This project includes both a genetic algorithm and a simulated annealing approach to solving the 01-Knapsack problem. In this problem, the goal is to take a set of P packages, each with a size S and value V, and select the correct subset of them that maximizes the total value of all selected packages, without allowing the total size of all those selected to surpass the knapsack capacity C. Both programs take command-line user inputs, and are intended to be run on the included datasets, which should be moved to the root directory. When specifying the dataset for the program to solve, the prefix before the underscore should be used.
JAR files encapsulating each program are included in the bin directory, with a group of compatible datasets. Each executable should be run using the associated batch file to provide the necessary command prompt and allow results to be viewed (at least on Windows).

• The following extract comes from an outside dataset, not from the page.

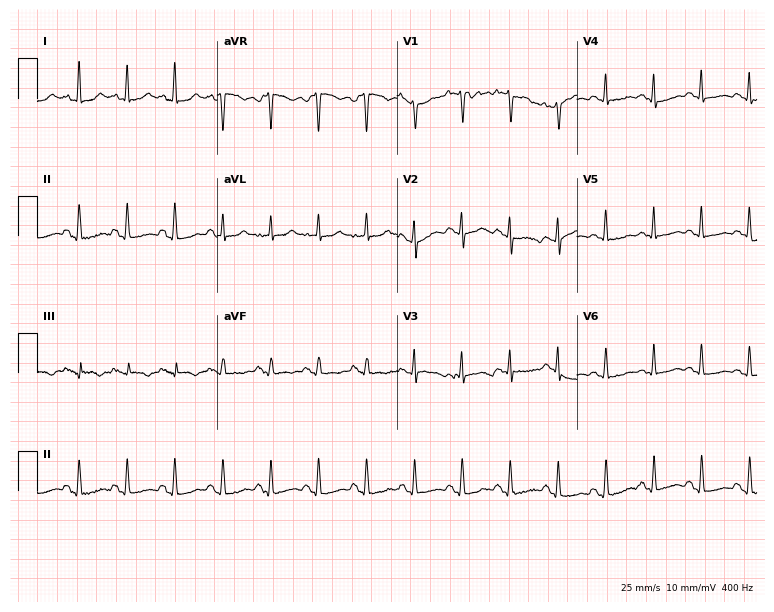
Electrocardiogram, a female patient, 50 years old. Interpretation includes sinus tachycardia (a sinus rate of 100 beats per minute or more).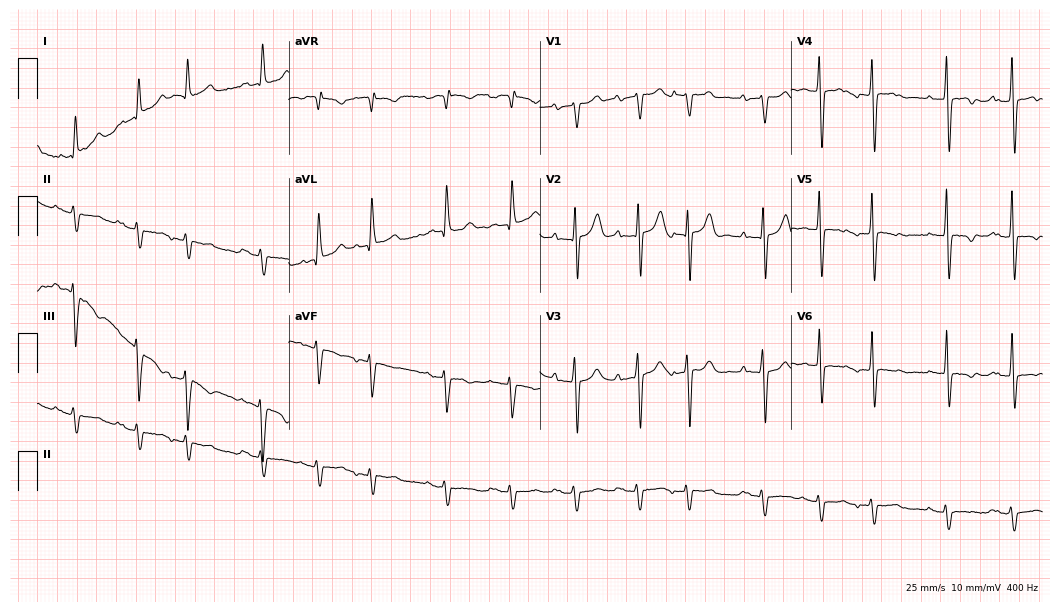
Resting 12-lead electrocardiogram. Patient: a male, 77 years old. None of these six findings is recorded: first-degree AV block, right bundle branch block, left bundle branch block, sinus bradycardia, atrial fibrillation, sinus tachycardia.

The datasets prefixed "pXX_" were previously hosted at John Burkardt's website and have since been retired. For these, The 'c' suffix indicates capacity, with 'w' for weight, 'p' for package value, and 's' for optimal solution. A separate program (KnapsackGenerator) is included with this project which allows both toy problems and random problems to be generated in the same format but at a larger scale (though without the optimal solution, which is generally unknown). Some example output of this program is included in the bin directory and prefixed "mXX_".
The fitness function for the genetic algorithm is a simple expression of the form f = V-(X*(P*(S-C)+O)), where:
- V is the total value of all items selected in the chromosome.
- S is the total size of all items selected.
- C is the knapsack capacity.
- X is 0 when S <= C, and 1 otherwise (to punish infeasible solutions)
- P is a per-unit-size penalty, derived from the highest value per unit-size ratio of any single package in the dataset.
- O is the penalty offset, calculated at about 1/3 of the value of all packages (designed to keep infeasibles from possibly outdoing the best feasibles found so far, without making them totally unfit)
The genetic algorithm allows the user to set:
- The initial population size
- The number of generations to run before termination
- The mutation rate of chromosomes
- The crossover rate of chromosomes
It also provides the following operators to choose from:
- Roulette Selection - Use the fractional fitness of each chromosome to make a biased random selection for crossover.
- Tournament Selection - Compare the fitness of two chromosomes randomly, without bias. Biasedly allow the more fit of the two to be selected K percent of the time.
- N-Slice Crossover - Generate N random, unique integers (between 0 and P-2, and N < chromosome length). Take each integer to represent a random "slice" point at which to swap alternating segments of the two parents.
- Uniform Crossover - Generate uniform-random bit strings which determine which of the two parent chromosomes each bit of the child chromosome is to be taken from.
- N-Point Mutation - Invert N random points in the chromosome.
- Bit-Inversion Mutation - Invert all bits in the chromosome.
The simulated annealing allows the testing parameters to be set at the start of each run. It includes a toggle which allows it to behave as a foolish hill-climber (i.e., no probability of taking poorer solutions), and also provides the following settings:
- The user can choose between an N-Point Perturbation, which inverts N random, unique points in the current solution, and N-Slice Perturbation, which picks N unique, random slice points (as above) and inverts half of the resulting segments.
- The user can set the cooling factor alpha, the time factor beta, the initial temperature T0, and the initial number of iterations I0.
- The user can set the fraction of the initial temperature at which to terminate the annealing process.